そこで私は思ったんだ。どうにかして2人をくっ付けようって。だけど、明らかにどっちも鈍感。そしたら私が頑張るしかないじゃないか。
私の中での作戦はこうだった。
1、私が影山を好きだという
2、鈍感な花は協力するという
3、協力しているうちに、私に影山を渡したくないってなる
4、あれ、この気持ちは恋?
5、私飛雄のこと…!
で、ハッピーエンド。
その演出のために私は探りを入れた。確かそこで2人が幼馴染みってことも知ったんだっけ。よく覚えてないけど確か好きな食べ物はーとかそれらしいことも聞いた気がする。

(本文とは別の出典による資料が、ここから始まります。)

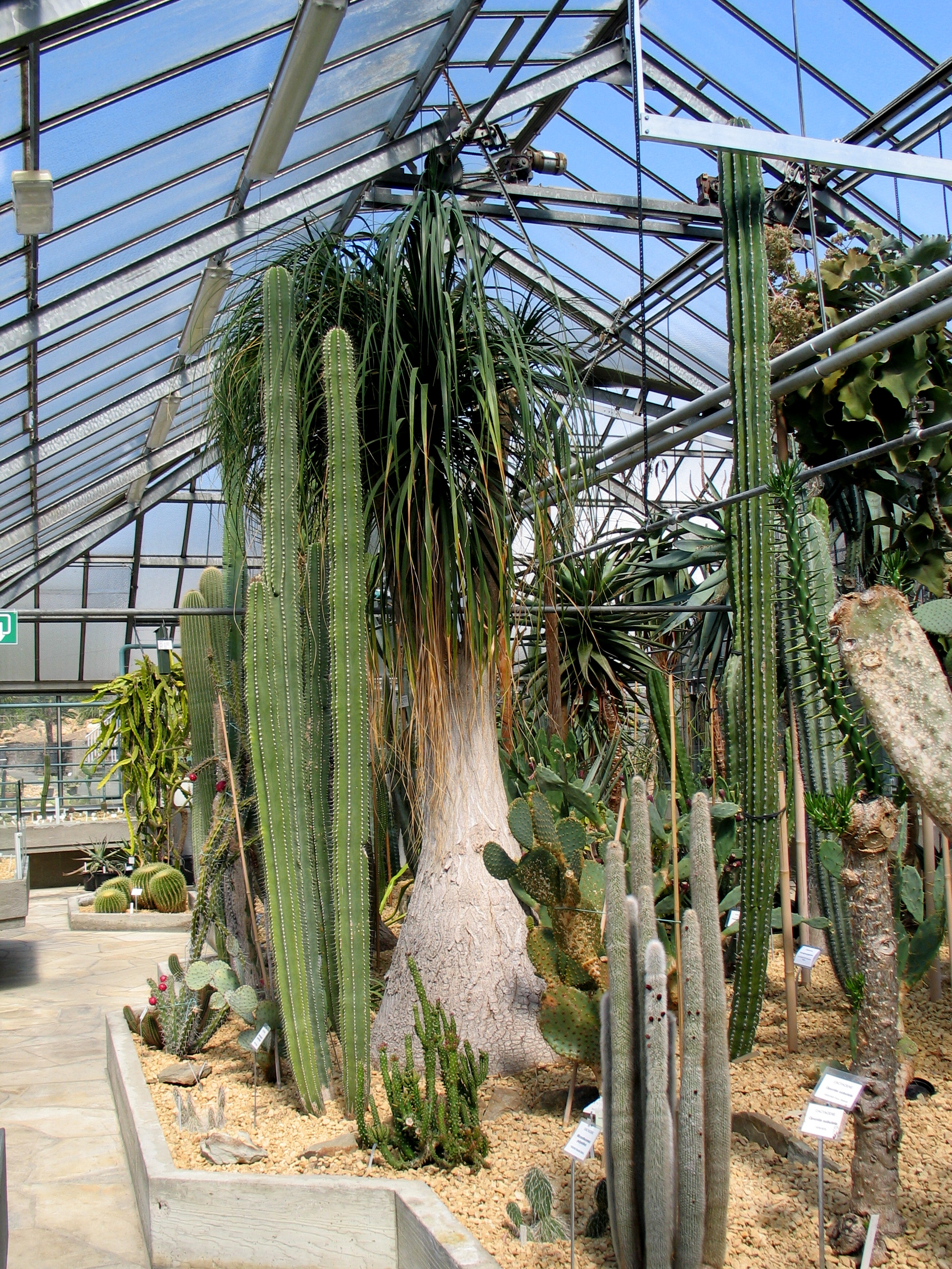 Een kas in de Plantentuin te Gent, België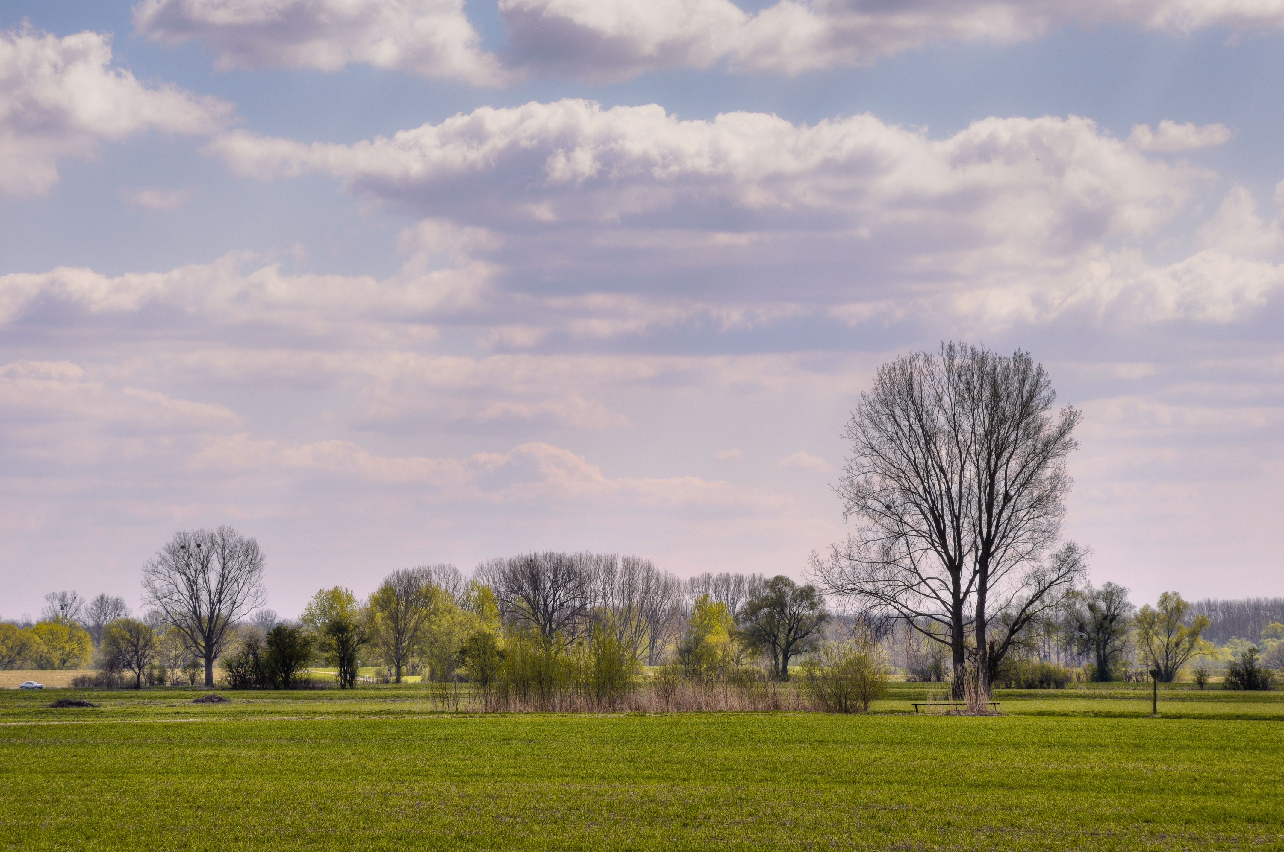 Elisabeth Langgässer´s Weg durch das Ried: Ich beschreibe hier die Weite und Offenheit dieses Naturschutzgebietes und die großartigen Himmel, die man hier wegen des niedrigen Horizontes im vollen Umfang präsentiert bekommt. Sorgfältig sind die Kompositionen der Horizontlinie mithilfe der einzelnen Bäume gestaltet, um zu zeigen, wie die Landschaftsgärtner hier ein malerisches Bühnenbild geschaffen haben, das auch den Wildtieren zugute kommt.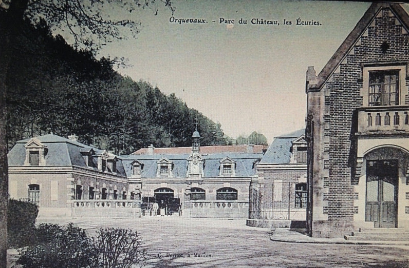 Carte postale du château vers 1910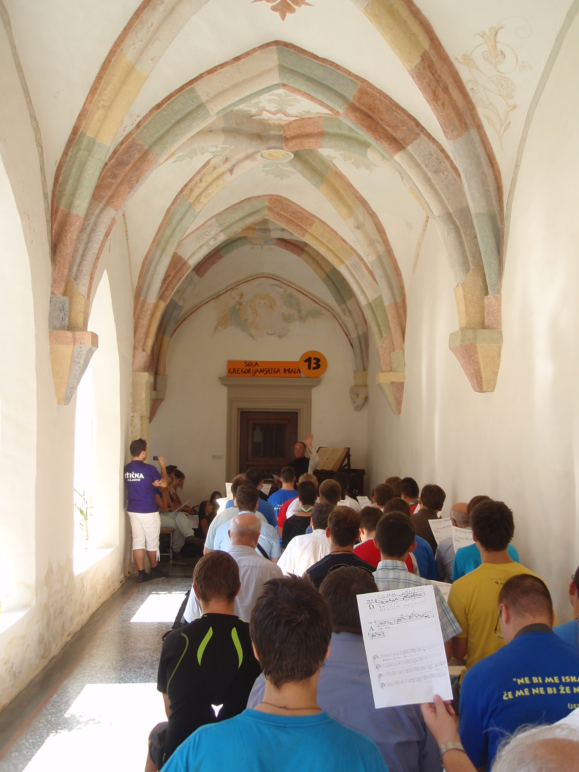 Stična mladih 2011; lessons of gregorian choral

この作戦を実行するには影山も#咲智#を好きなことが前提になっていたけど、そこらへんは問題なかった。
だけど。
「……ごめん花」
「え?」
「あれ、嘘」
「え、え!?う、嘘!?」
私は作戦1を決行した時点で役目は終わったと思い、今の今まですっかり忘れてたんだ。
本当ごめん花。
「…そっか…嘘なんだ…」
「なんだか思ったより深刻になっちゃったのね…」
「深刻…?」
「ううん、なんでもない。ごめんねほんと」
「大丈夫だけど…りぃちゃんそれが嘘ってことないよね…?」
「ああ、それはないない。それにしても…仲直りできたんだね」
「う、うん」
途端ふ、と緩む花の頬。
ちょっと待って。これ、結果オーライってやつじゃないか?
となれば突っ込むしかないでしょう!
「花」
「ん?」
「もし、今誰かに影山との仲を取り持ってって言われたらどうする?」
「え…?」
明らかに泳ぐ花の目。
もう一押し…!
「素直な気持ち聞かせて」
「えっと、私は…」
「うん」
「………協力できないと思う」
「なんで?」
「な、なんでって…」
困ったように眉をよせ、唇をぐっと結ぶ花を見ているとなんだか苛めているような気になる。可愛い我が子を崖から突き落とさなきゃいけないライオンの気持ちとでもいうのだろうか。
「い、イヤだから…もう私飛雄と喧嘩したくない…」
「…ねえ、花。それって…」
「花」
ちょっと誰!今良いところ!
後ろから掛けられた声に怒りつつ振り向けば、そこには話題の中心人物。
「ととと飛雄!」
「…影山、アンタタイミングがいいんだか悪いんだかわからないわね」
「あ?」
「で、何の用」
「用はねぇけどそこ邪魔」
割りと端に座っていたはずだけど、通行の邪魔になっていたらしい。眉間にシワを寄せ、そう言う影山にそういう言い方ないのにとぶつぶつ言いながらも私は立ち上がった。その横では弾かれたように立ち上がる花。
「ご、ごめんね、飛雄」
「…部活は、」
「あ、今休憩」
背の高い影山と目を合わせ会話をする花はなんとも健気で、見ていて嫉妬すら覚える。本当になんでこんな奴がいいかわからない。でもまあ、
「…またぶっ倒れんなよ」
「う、うん!」
軽く頭を叩かれ、それでも嬉しそうに笑う花を見て今度こそ見守ろうと強く思った。